Lancée au mois de mars, l’édition 2019 de la formation Facilit’Art élaborée par l’ONG TIPA va bon train et durera jusque fin octobre. L’objectif principal de cette formation ouverte aux éducateurs, professeurs et artistes est de développer chez ces participants, des acquis professionnels pour la mise sur pied d’activités artistiques dans un but bien précis : faire fleurir, via des méthodes de pédagogie interactive, des valeurs citoyennes chez les enfants ciblés, tout en les aidant à acquérir des compétences de vie essentielles à un développement sain.
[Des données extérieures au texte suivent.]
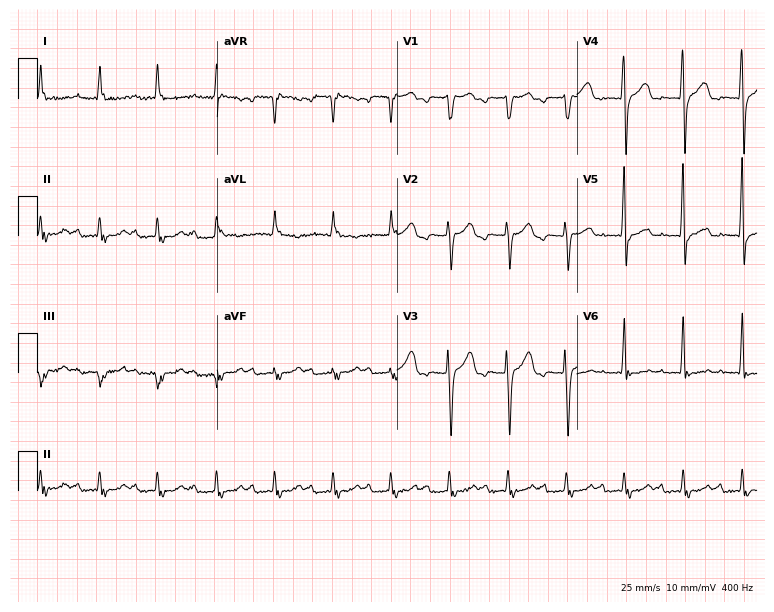
12-lead ECG from an 83-year-old woman. Findings include first-degree AV block.
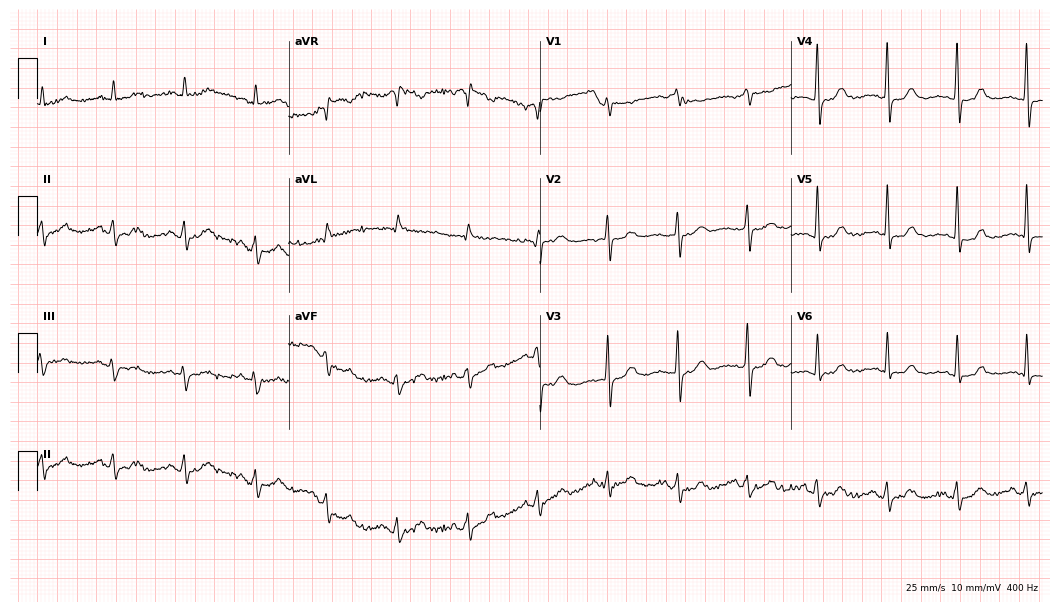
12-lead ECG from a 73-year-old male patient (10.2-second recording at 400 Hz). No first-degree AV block, right bundle branch block, left bundle branch block, sinus bradycardia, atrial fibrillation or sinus tachycardia recorded for this tracing. Findings outside these six are not listed.
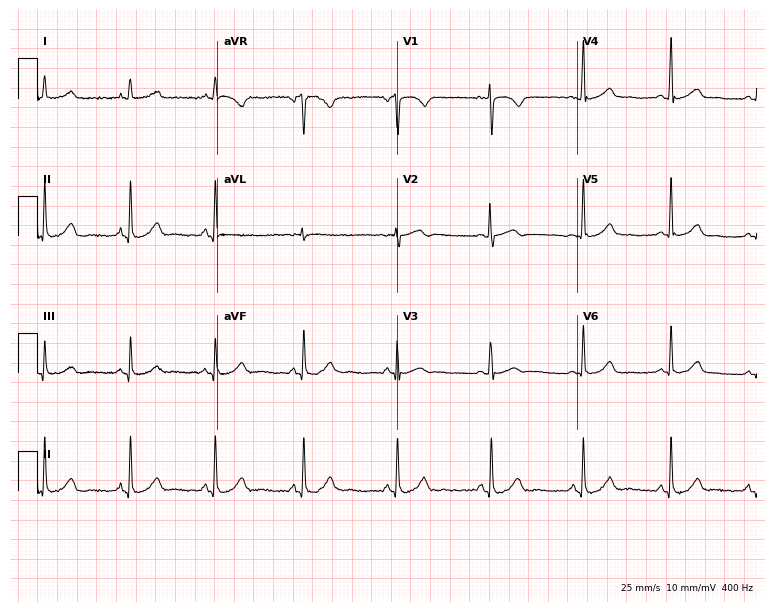
Electrocardiogram (7.3-second recording at 400 Hz), a female, 38 years old. Overall reading on record: normal ECG.
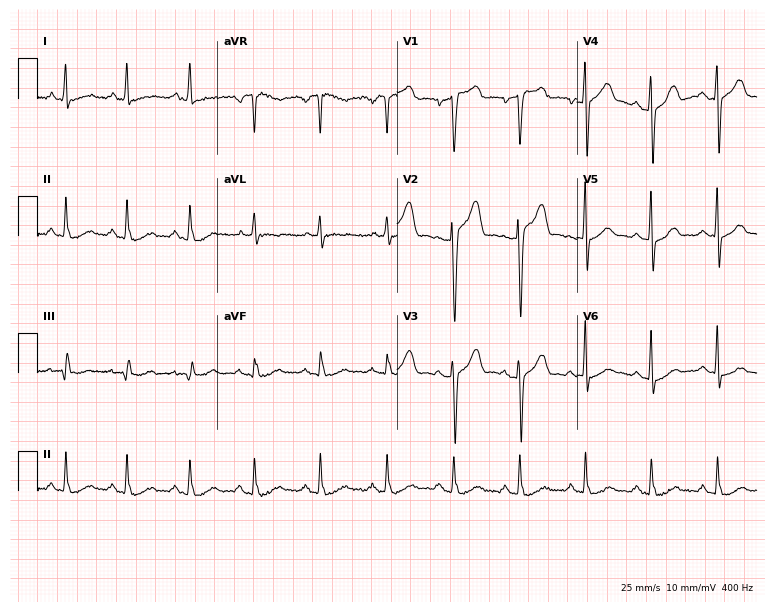
Resting 12-lead electrocardiogram (7.3-second recording at 400 Hz). Patient: a 47-year-old male. Read as a normal ECG.
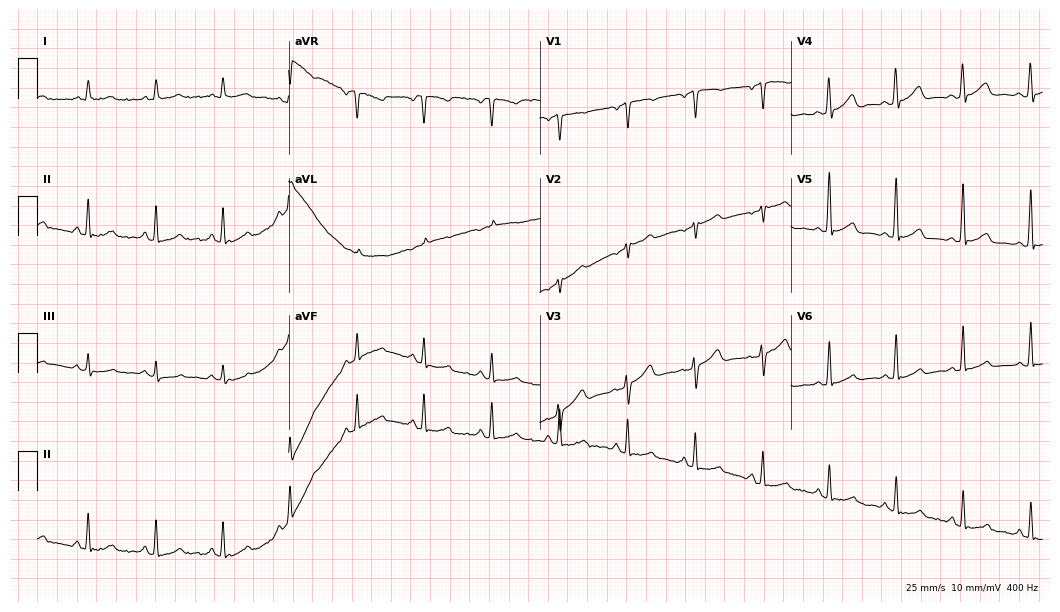
Electrocardiogram, a woman, 49 years old. Overall reading on record: normal ECG.
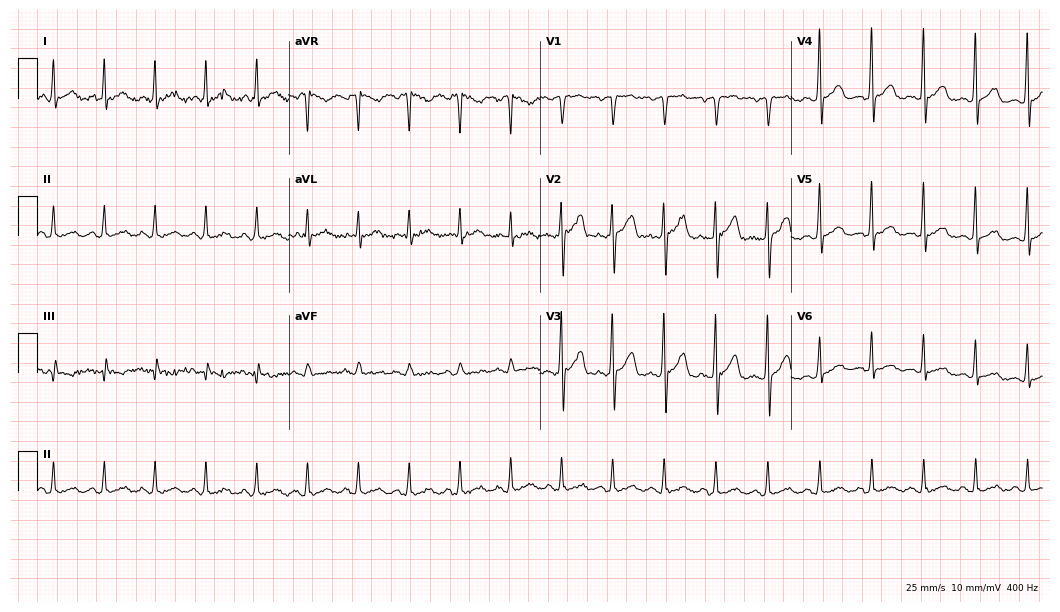
Standard 12-lead ECG recorded from a male patient, 65 years old (10.2-second recording at 400 Hz). The tracing shows sinus tachycardia (a sinus rate of 100 beats per minute or more).
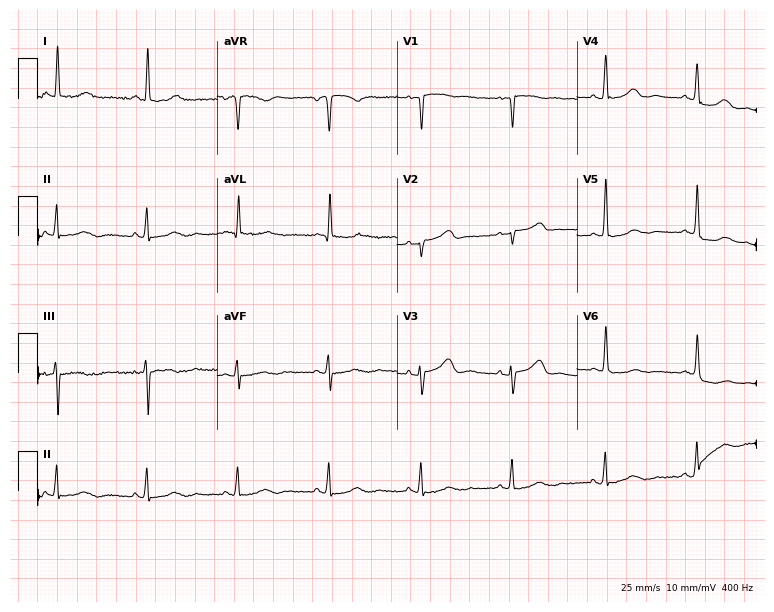
12-lead ECG (7.3-second recording at 400 Hz) from a female, 51 years old. Screened for six findings — first-degree AV block, right bundle branch block, left bundle branch block, sinus bradycardia, atrial fibrillation, sinus tachycardia — none is recorded.

Vendredi 22 mars dans les locaux de l’association TIPA : 25 participants, issus d’organisations travaillant au développement socio-éducatif d’enfants, assistent à la deuxième session de Facilit’Art 2019. L’introduction aux principes de pédagogie interactive, outil majeur de TIPA avec les enfants visés dans ses programmes, se fait par Angélique de la Hogue, Programme Manager en partance de l’association. Elle présente ce jour-là les trois axes principaux de la pédagogie interactive : l’environnement dans lequel l’enfant évolue (qui inclue les parents), l’éducateur qui le suit et l’enfant lui-même.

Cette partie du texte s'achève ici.